É ainda uma década perdida no domínio da agricultura. Apesar da construção de barragens ainda não se encontrou uma via para debelar a pobreza no mundo rural. A agricultura não foi direccionada para produtos de grande valor acrescentado e o mercado agrícola não se expandiu por falta de transportes inter-ilhas fiáveis. O Governo deixou que o grogue continuasse a ser adulterado, arruinando os proprietários de cana, prejudicando exportações e devastando a saúde de muitos jovens.
Nas Pescas viu-se com o caso da Frescomar como a década foi perdida. Mesmo com a possibilidade de vender dezenas de toneladas de peixe por dia à fabrica não passou pela cabeça dos governantes investir agressivamente na frota para aumentar a captura nacional e aproveitar os acordos de pesca com países da costa africana.
Na Saúde, nesta década perdida, não se fez o suficiente para evitar que o país perdesse a vantagem comparativa de ser um destino turístico sem doenças endémicas. Permitiu-se que o paludismo, paulatinamente, assentasse arraiais em algumas ilhas e que Cabo Verde virasse notícia internacional com a epidemia da dengue. Por outro lado, não se imprimiu um impulso estratégico ao sector que capacitasse o país para responder às doenças de uma população com maior esperança de vida e, ao mesmo tempo, se posicionasse para responder as demandas do turismo residencial, virado para população envelhecida da Europa.
Na Justiça, o agendamento da discussão dos Estatutos dos Magistrados, para Outubro de 2010, mostra como a década foi perdida.
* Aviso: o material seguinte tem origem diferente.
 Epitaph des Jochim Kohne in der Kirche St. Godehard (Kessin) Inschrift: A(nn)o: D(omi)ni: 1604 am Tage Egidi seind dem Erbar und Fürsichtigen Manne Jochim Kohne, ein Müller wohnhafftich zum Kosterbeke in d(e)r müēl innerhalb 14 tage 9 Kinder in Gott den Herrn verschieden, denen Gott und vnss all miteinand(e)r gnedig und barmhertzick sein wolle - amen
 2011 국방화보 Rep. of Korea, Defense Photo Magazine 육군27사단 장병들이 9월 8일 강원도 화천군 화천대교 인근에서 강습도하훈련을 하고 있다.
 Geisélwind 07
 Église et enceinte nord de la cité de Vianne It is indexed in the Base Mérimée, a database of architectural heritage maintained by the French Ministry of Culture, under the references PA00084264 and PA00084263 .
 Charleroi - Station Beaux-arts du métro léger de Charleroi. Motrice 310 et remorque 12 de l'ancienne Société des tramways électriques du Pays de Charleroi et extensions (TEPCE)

A insistência do PAICV em manter juízes de nomeação política no Supremo Tribunal de Justiça, à revelia da Constituição da República, efectivamente bloqueou a instalação do Tribunal Constitucional e impediu que se desse passos seguros para uma verdadeira independência do poder judicial.
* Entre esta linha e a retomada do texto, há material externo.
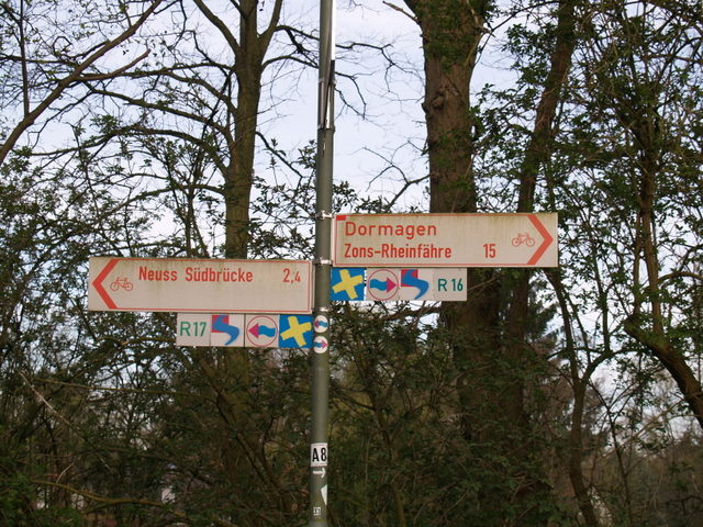 Radwegweiser Erft (R 16 und R 17 u.a. Routen)
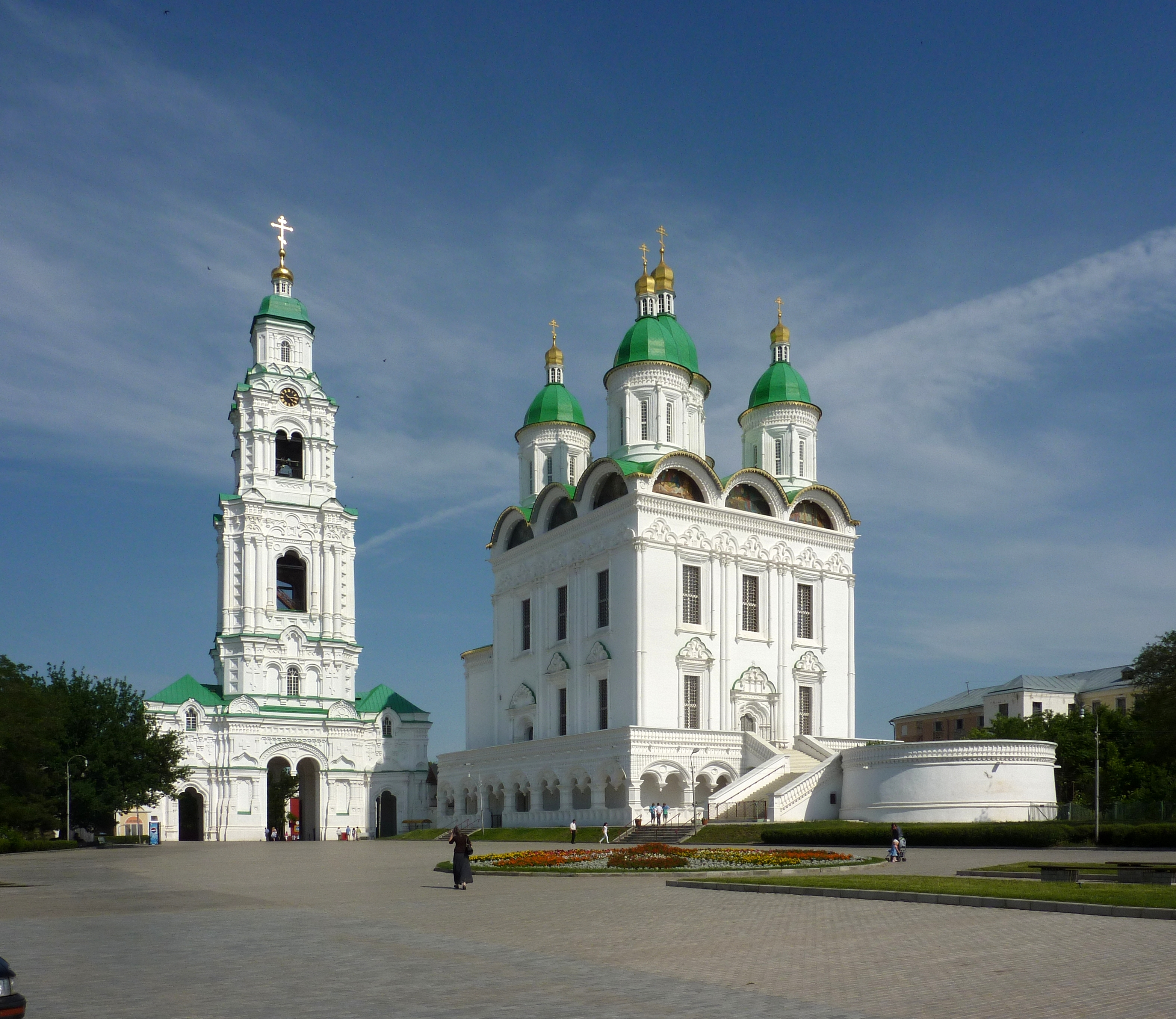 Кремль, Успенский собор (Астрахань)

Um olhar pela comunicação social de Cabo Verde deixa claro que aí também foi uma década perdida. A autocensura reina. Ao longo dos anos o Governo moveu-se para cercear manifestações de pluralismo. Preparava o palco para a enxurrada de propaganda que está sufocar o país, com os recursos do Estado, na campanha eleitoral que há muito iniciou. Vê-se isso todos os dias na televisão pública.
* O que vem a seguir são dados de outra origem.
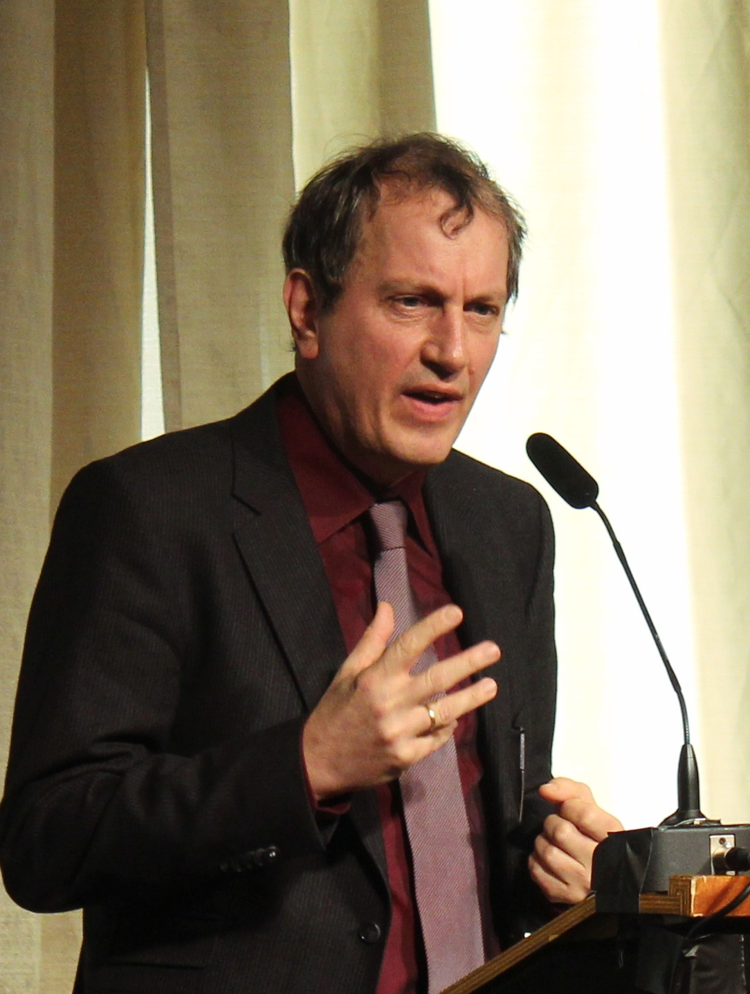 Richter Johannes Masing spricht auf der Konferenz “Einbruch der Dunkelheit" über digitale Wachsamkeit und das Recht auf Vergessen. (Bild: Tobias Schwarz/Netzpiloten, CC BY 4.0)
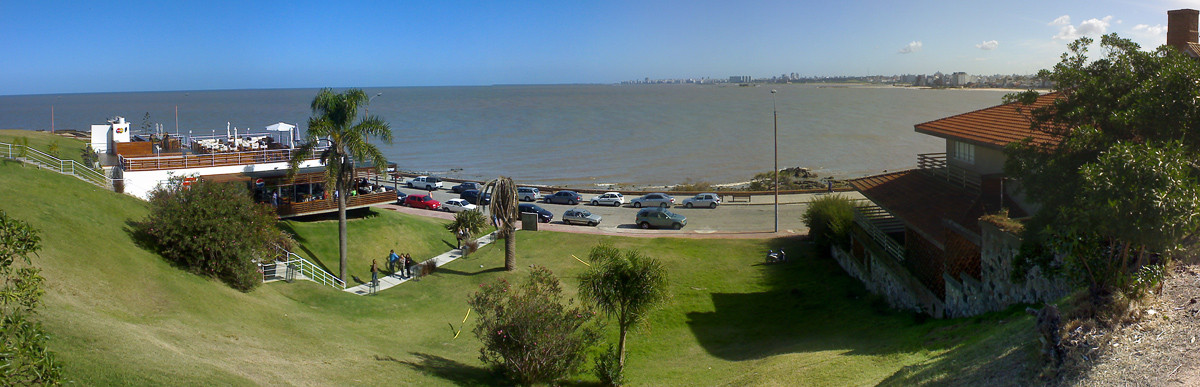 Vista hacia el centro de Montevideo, desde Punta Gorda.
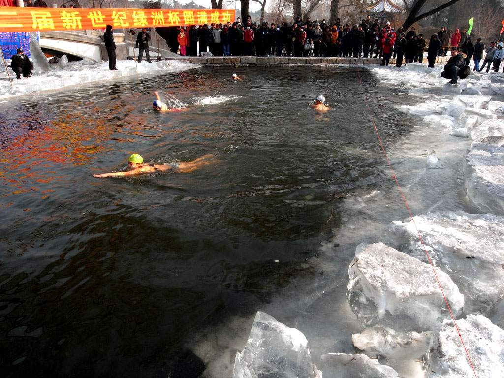 冬泳
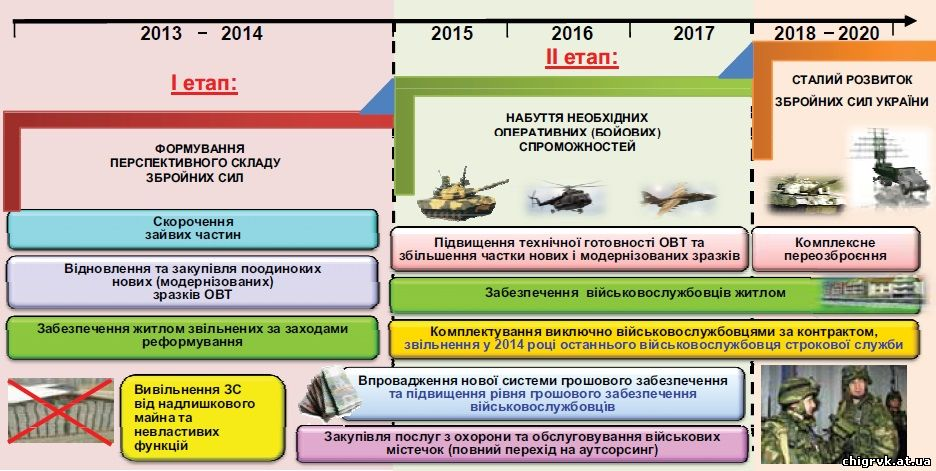 Етапи реформування і розвитку Збройних Сил України на період до 2017 року
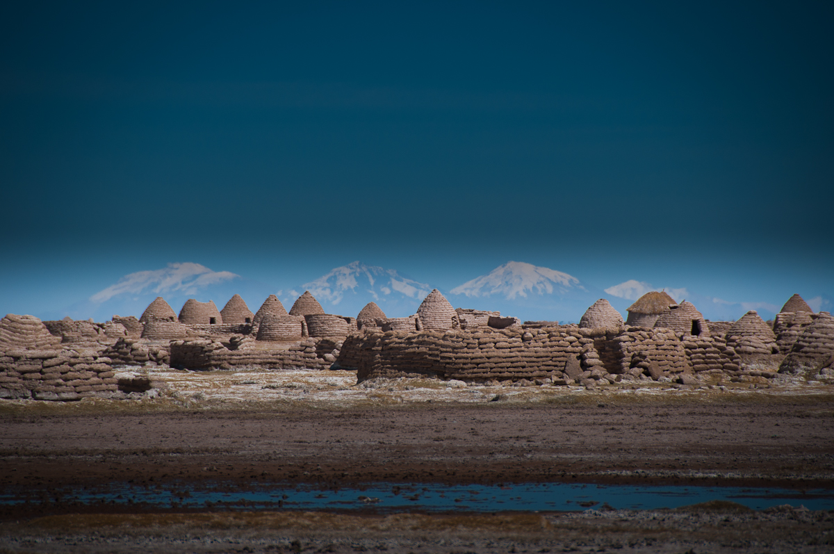 Esta foto se tomó el 4 de octubre, 2011 en Chipaya, Oruro, Bolivia, con una Nikon D90.
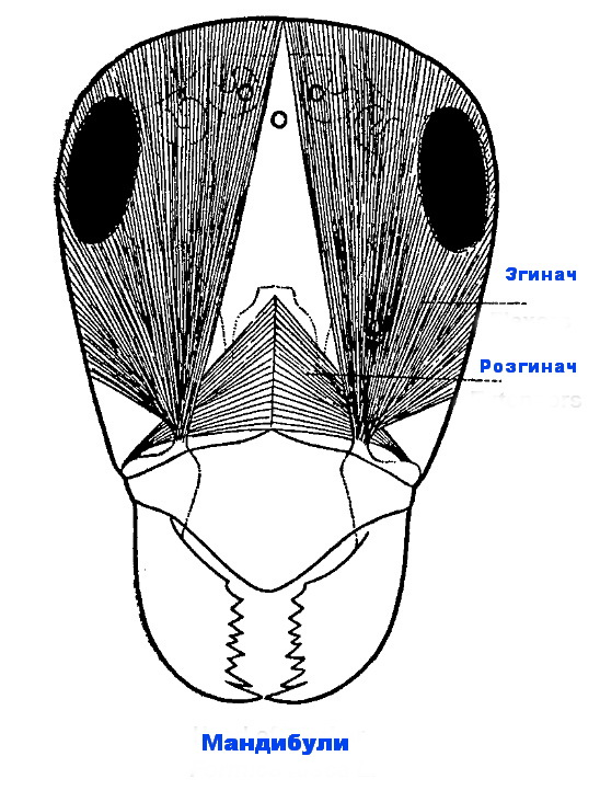 Схематичне зображення голови мурахи - похідний (derivate) від файла
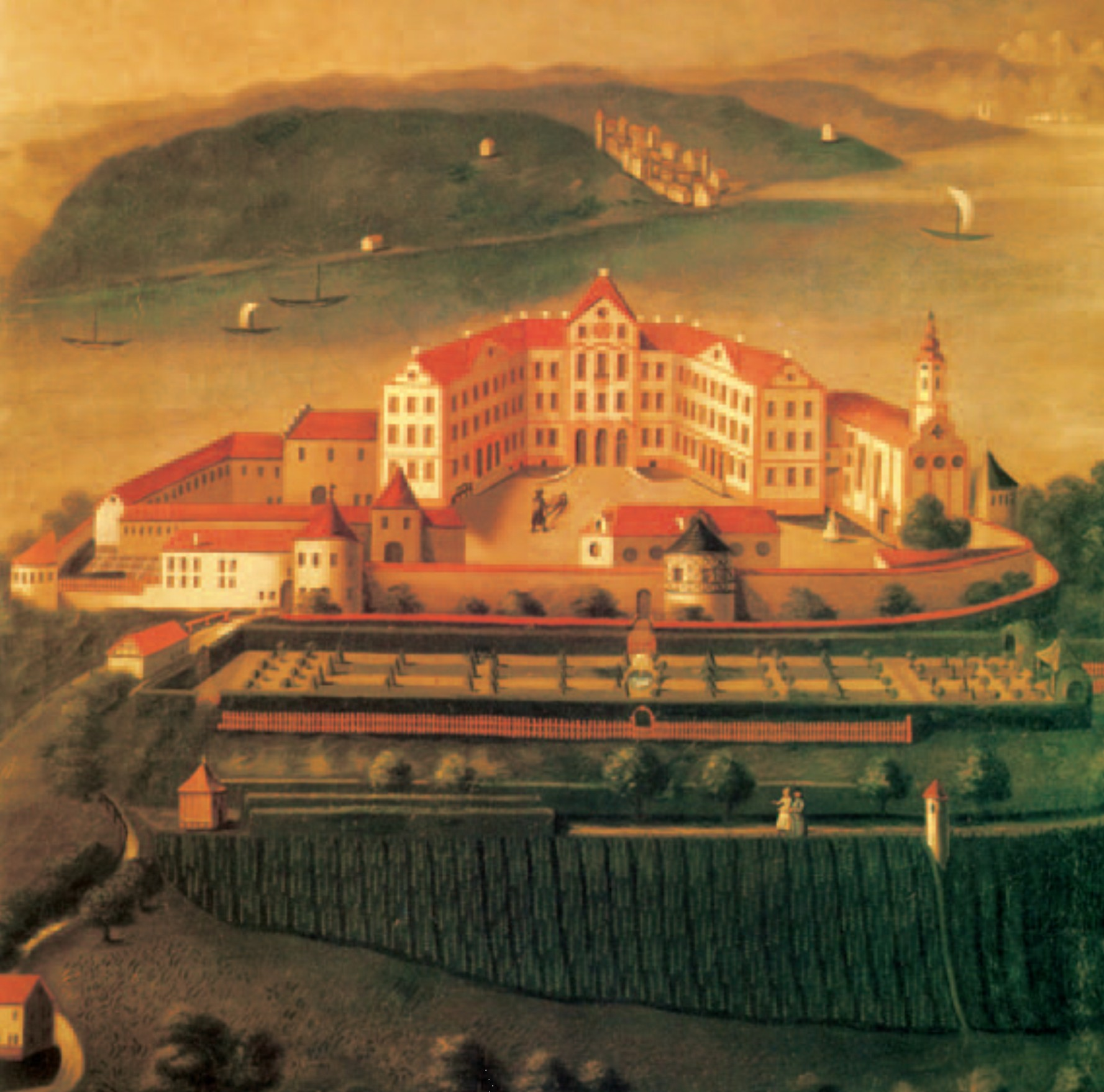 Mainau, Vogelschauansicht der Kommende um 1800. Anonymes Ölgemälde.

Há dias Hillary Clinton avisava em Cracóvia, na Polónia contra a tentação de certos líderes das novas democracias de pôr a sociedade civil numa espécie de torno de aço, sufocando o espírito humano e esvaziando o pluralismo. E sem sociedade civil, disse ela, não há democracia.
Na ocasião, Hillary Clinton denunciou a tentativa de certos governos em fazer as pessoas subservientes ao Estado em vez de ser o Estado a servir o povo. Precisamente o que vem acontecendo nesta década. O Governo esforçou-se por convencer os caboverdianos que se pode viver da ajuda internacional com dignidade, sem preocupação real com a criação de uma estrutura produtiva própria. E que, por isso, os governos devem ser avaliados pelo que conseguem captar da generosidade dos outros. Mesmo que, ficando por esse modelo de gestão de fluxos externos, uns acabem por ficar com mais, aumentando as desigualdades sociais e condenando o país a um desemprego permanente de mais de 20%.
Resumindo, nesta década de governação o PAICV faltou no seu dever ao povo de Cabo Verde. Esforçou-se por diminuir a Liberdade, fustigou de todos os lados o Estado de Direito e não contribuiu para a prosperidade desejada. Falhou completamente nas metas de crescimento e emprego que se impôs e desperdiçou oportunidades que podiam ter permitido aos caboverdianos, em todas as ilhas, perspectivar hoje o futuro com uma outra certeza.